For reasons' I cant work out the GUI sometimes flakes out with the error

Cannot store variable because record/cir is locked. (Warning 738)

Not sure why this is happening, its been reported to SIR, in the meantime you can still continue to use reload from the command line with

RELOAD FILE dbname
filename='XXX.UNL'

Wednesday
Aug062008

Importing SPSS data into SIR

SIR does not support importing SPSS data files directly. Technically it is possible using ODBC, but no one has ever got that to work reliably, and even if you did, you would not be able to import the variable labels, value labels, missings etc.

Various other ways have been used, including editing SPSS Data Lists and importing the raw batch data, exporting SPSS as csv etc and whilst some of them work it is all rather unsatisfactory and recent versions of SPSS have made it even harder.

As part of the migration of 3 British cohort studies into SIR, I wrote a couple of programs in Python to take an SPSS portable file, and create a SIR schema and import that into the defined SIR record.
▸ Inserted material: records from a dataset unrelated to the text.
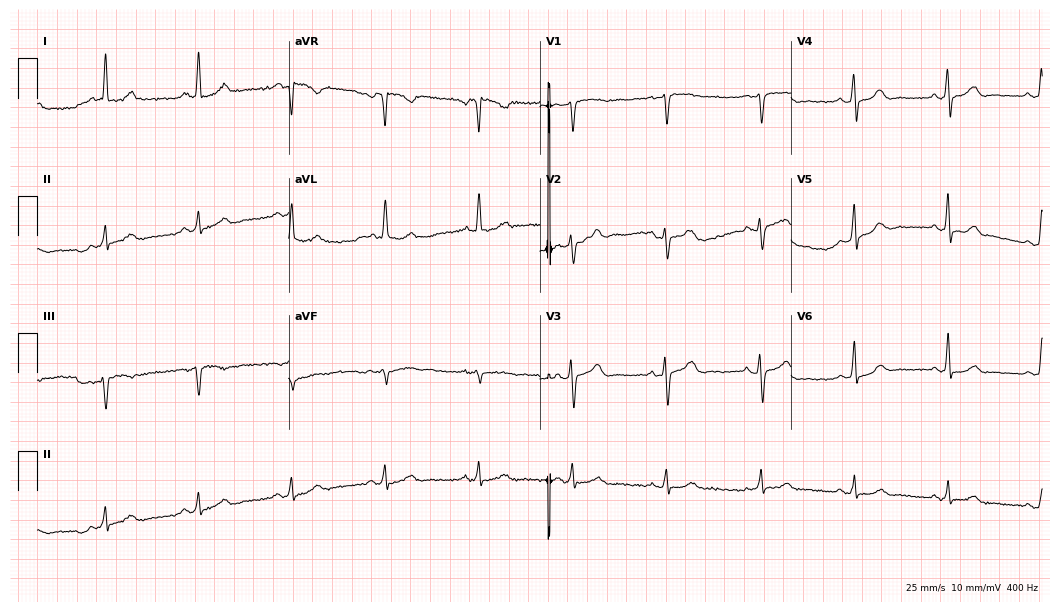
Resting 12-lead electrocardiogram (10.2-second recording at 400 Hz). Patient: a 55-year-old male. Read as a normal ECG.
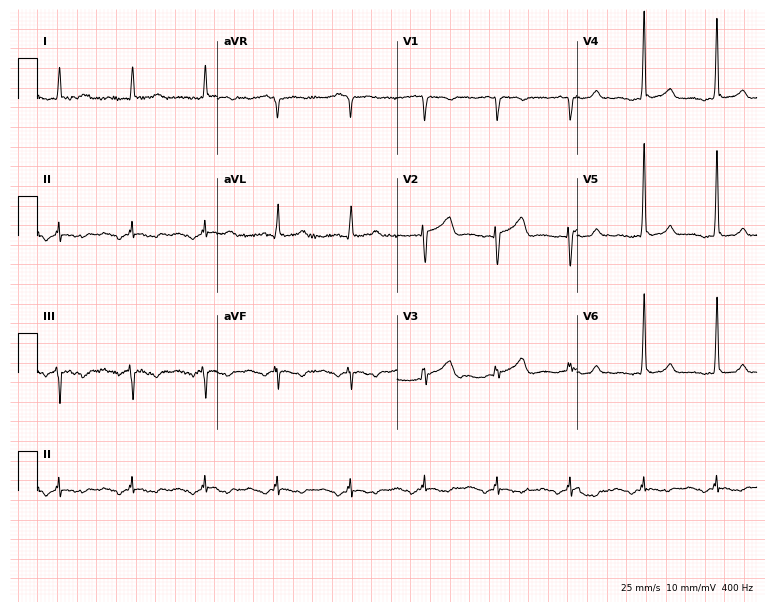
Resting 12-lead electrocardiogram (7.3-second recording at 400 Hz). Patient: a female, 73 years old. None of these six findings is recorded: first-degree AV block, right bundle branch block (RBBB), left bundle branch block (LBBB), sinus bradycardia, atrial fibrillation (AF), sinus tachycardia. Only these six findings were labelled.
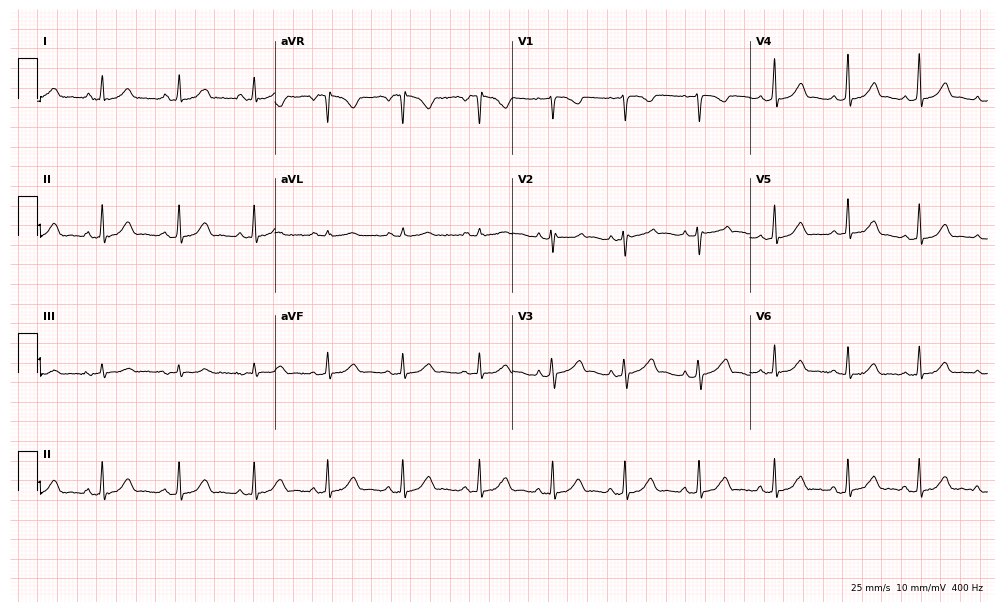
12-lead ECG from a 24-year-old woman. No first-degree AV block, right bundle branch block (RBBB), left bundle branch block (LBBB), sinus bradycardia, atrial fibrillation (AF) or sinus tachycardia recorded for this tracing.

It is available from the CLS Website

Limitations

A few things are not supported in the program

  • No strings longer than 80 characters anywhere
  • Strings must have no missing values and no value labels
  • Times and dates must be positive
  • The CASEID has to be the first variable in the SPSS file
  • More than 3 discrete missing values actually in the data
python spss_parser.py -f <input file> -s <sir configuration file>

The program has a helper 'configuration' file which specifies the inputs, outputs and a number of parameters such as record name, specifies the BDI parameters and can optionally be used to create the database.

# SIR SCHEMA NAME
sir_schema_name|mcs1.pqo
# SIR BATCH INPUT NAME
sir_batch_input|mcs1.dat
# SIR SCHEMA HEADER INFORMATION
RUN NAME|Conversion from SPSS file mcs1.por
TASK NAME|INITIALIZATION
NEW FILE|mcs1
JOURNAL|On
N OF CASES|25000
MAX INPUT COLS|104
caseid|serial
caseid_type|A
rectype_cols_start|100
rectype_cols_end|102
MAX REC TYPES|100
MAX REC COUNT|50
MAX KEY SIZE|20
COMMON VARS|serial (A7)/
DOCUMENT|MCS Sweep One
record_number|1
record_name|mcs1
keyfield|1
KEY FIELDS|mpflag
TASK NAME|RECORD 1 (MCS1) SCHEMA DEFINITION
RECORD SCHEMA|1 MCS1
SEQUENCE CHECK|OFF
MAX REC COUNT|1200
#other info
default_data_width|90
#this should be greater than the width of the CASEID
default_data_indent|10
# only for use on first record created
db_setup|1